Our JTBD method isn't limited to product teams. Here's how we're expanding its application:
Sales teams use job statements to reframe messaging: "We help procurement teams evaluate vendors faster" is far more compelling than "Our software automates forms."
This job-centered messaging resonates because it speaks directly to what customers care about—the progress they're trying to make, not the features they're trying to buy.
Content marketers align content to specific job steps, creating more relevant assets that naturally attract prospects struggling with specific aspects of a job.
Instead of pricing by feature, our portfolio companies package solutions around job segments. Rather than forcing customers to translate features into benefits, packages directly address the progress they're trying to make.
Our portfolio companies use JTBD health scores, tracking Customer Effort Scores across key job steps post-sale. This identifies risk areas early and turns onboarding into a strategic advantage.
By monitoring how well customers are able to achieve their key job steps—rather than just tracking feature adoption—success teams can identify at-risk accounts before traditional metrics show any problems.
Our JTBD method is evolving from a research methodology into a company-wide operating system for equity value creation through our JTBD OS technology platform.
The thrv platform is a modern approach to software that uses new technologies to speed up product development and uses artificial intelligence for both our portfolio companies' products—by implementing AI algorithms to help get the customer's job done faster and more accurately—and our portfolio companies' engineering processes by using AI tools to help write software faster and more accurately.

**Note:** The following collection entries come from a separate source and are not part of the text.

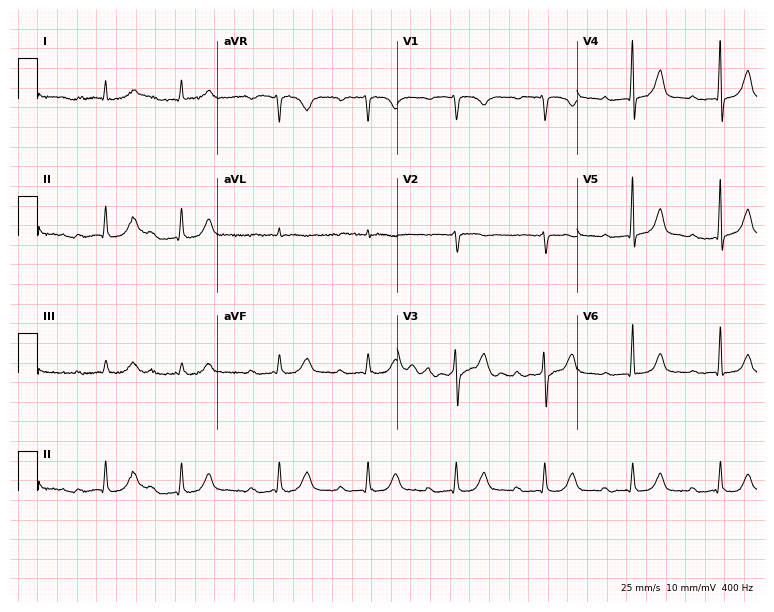
Resting 12-lead electrocardiogram. Patient: a male, 82 years old. The tracing shows first-degree AV block.
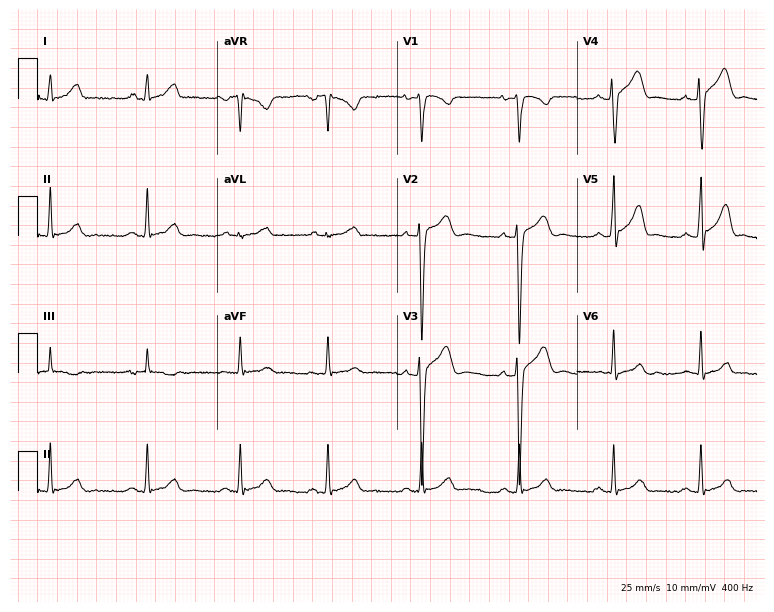
Electrocardiogram, a 28-year-old man. Overall reading on record: normal ECG.
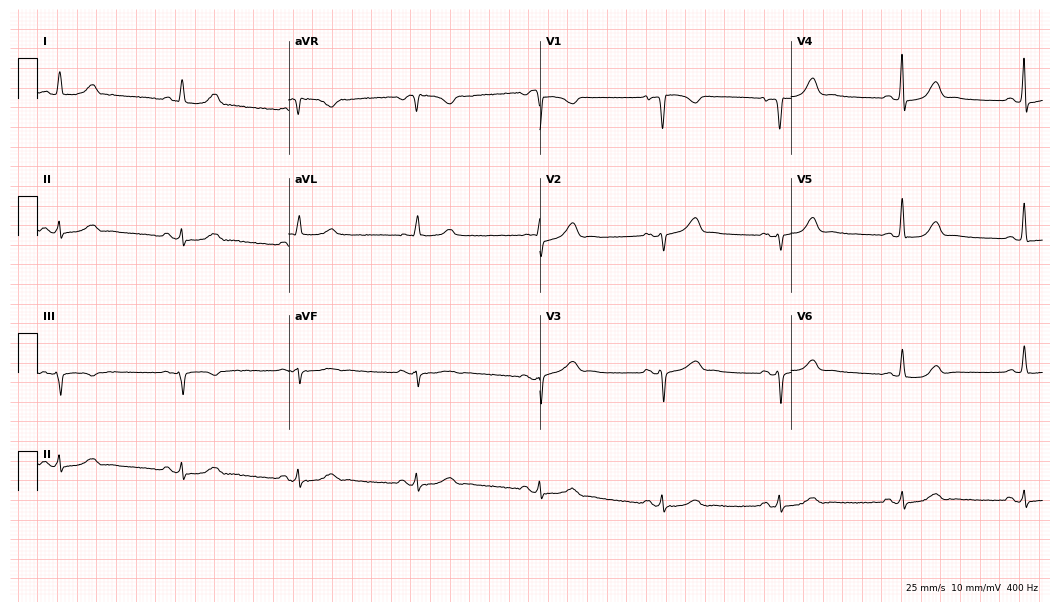
ECG (10.2-second recording at 400 Hz) — a 44-year-old female. Screened for six findings — first-degree AV block, right bundle branch block, left bundle branch block, sinus bradycardia, atrial fibrillation, sinus tachycardia — none is recorded.
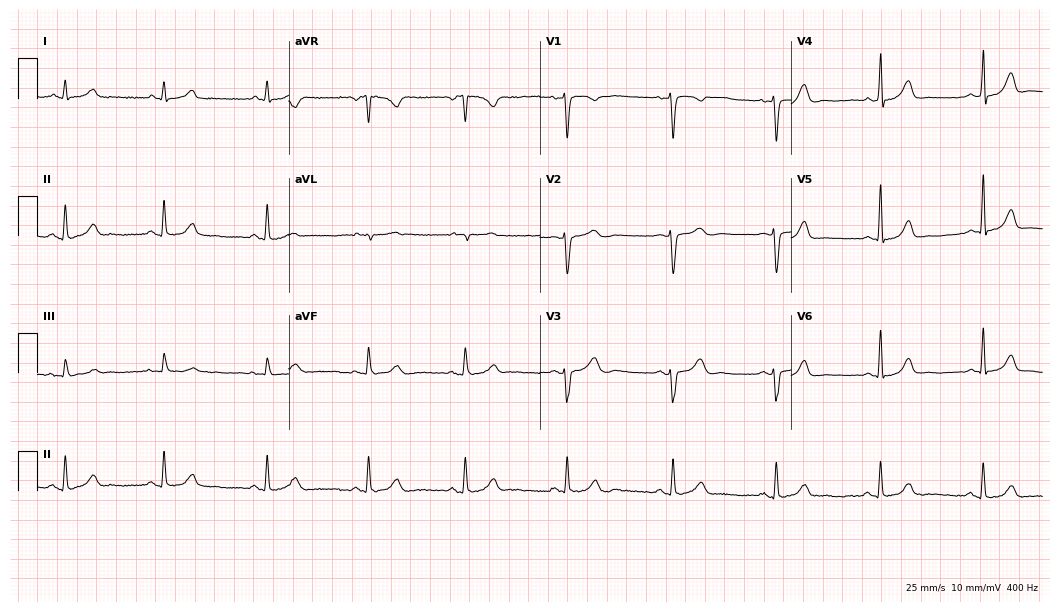
ECG — a female patient, 38 years old. Screened for six findings — first-degree AV block, right bundle branch block, left bundle branch block, sinus bradycardia, atrial fibrillation, sinus tachycardia — none is recorded.
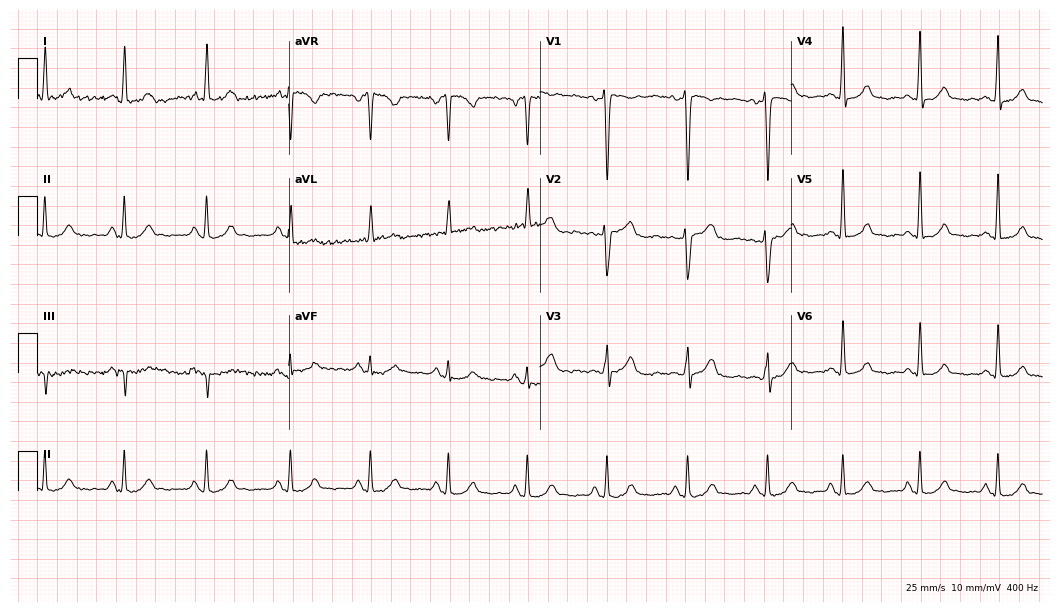
Resting 12-lead electrocardiogram (10.2-second recording at 400 Hz). Patient: a 44-year-old woman. None of these six findings is recorded: first-degree AV block, right bundle branch block, left bundle branch block, sinus bradycardia, atrial fibrillation, sinus tachycardia.

The goal of our platform is to help our portfolio companies transition from legacy, outdated software and processes to state-of-the-art, AI-assisted products and product development. The platform focuses on increasing the return on investment from engineering investments by reallocating resources from infrastructure maintenance to customer-facing capabilities that directly solve customers' Jobs to be Done.
Using AI in this manner yields dramatically faster time to market for new capabilities. Our Tiger Team uses the thrv platform to develop new product features and to focus as much of the engineering effort as possible on the most valuable part of the solution for customers: the algorithms that plan, assess, and revise the metrics in the job.

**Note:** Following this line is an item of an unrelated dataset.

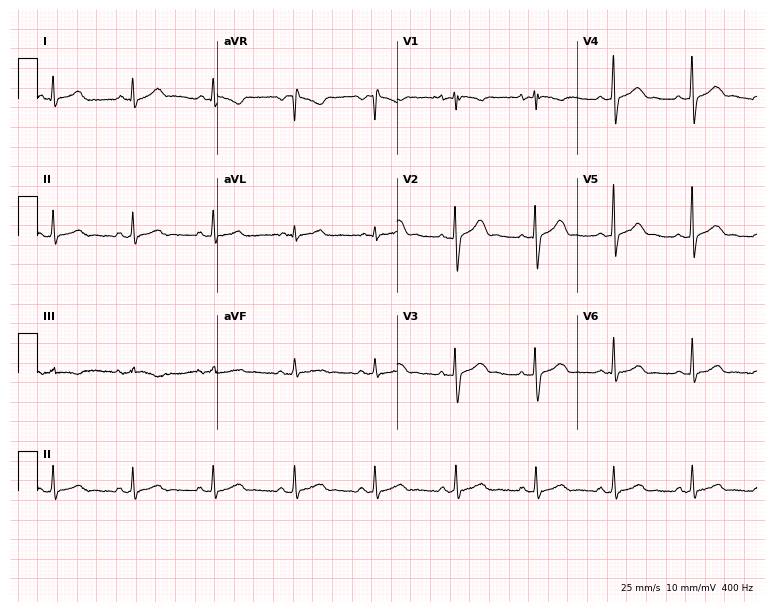
Resting 12-lead electrocardiogram (7.3-second recording at 400 Hz). Patient: a female, 37 years old. Read as a normal ECG.
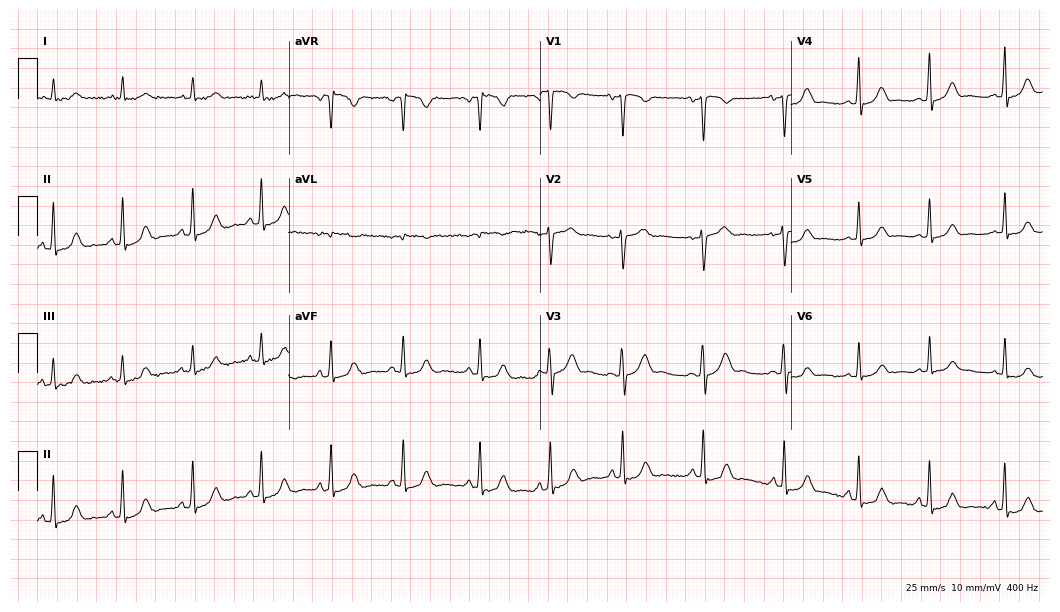
ECG (10.2-second recording at 400 Hz) — a female, 30 years old. Labelled as a normal ECG.

This represents a fundamental shift in how our portfolio companies identify and deliver value—implementing JTBD at scale, across functions, and at the speed of modern business to create superior equity returns.

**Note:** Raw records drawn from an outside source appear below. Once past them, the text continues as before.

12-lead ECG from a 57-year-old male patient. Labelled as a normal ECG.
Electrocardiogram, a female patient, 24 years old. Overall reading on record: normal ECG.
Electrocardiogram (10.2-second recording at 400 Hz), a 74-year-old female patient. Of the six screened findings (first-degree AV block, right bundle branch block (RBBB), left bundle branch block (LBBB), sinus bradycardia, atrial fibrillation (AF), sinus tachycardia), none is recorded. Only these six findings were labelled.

Our Jobs to be Done method has always focused on customer value. But to create superior equity returns in today's environment, value needs to be identified faster, measured more rigorously, and delivered more consistently across the entire product lifecycle.
For Limited Partners seeking superior equity returns, our JTBD method offers a practical path to:
As markets become more competitive and customer expectations continue to rise, the companies that win will be those that most effectively identify and address the jobs their customers need done. Our proprietary JTBD method provides the structure and tools to do exactly that—turning customer insights into measurable business results.
At thrv, we don't just advise—we execute. Our proprietary JTBD method and AI-powered platform transform how our portfolio companies create equity value through product innovation. Our AI capabilities accelerate this process, helping our teams generate insights in hours rather than weeks, giving our portfolio companies a critical speed advantage when developing new products that satisfy customer needs faster and more accurately.
For Limited Partners seeking superior returns, our operating approach delivers accelerated growth, multiple expansion, and reduced investment risk through systematic application of our JTBD method across every aspect of business operations.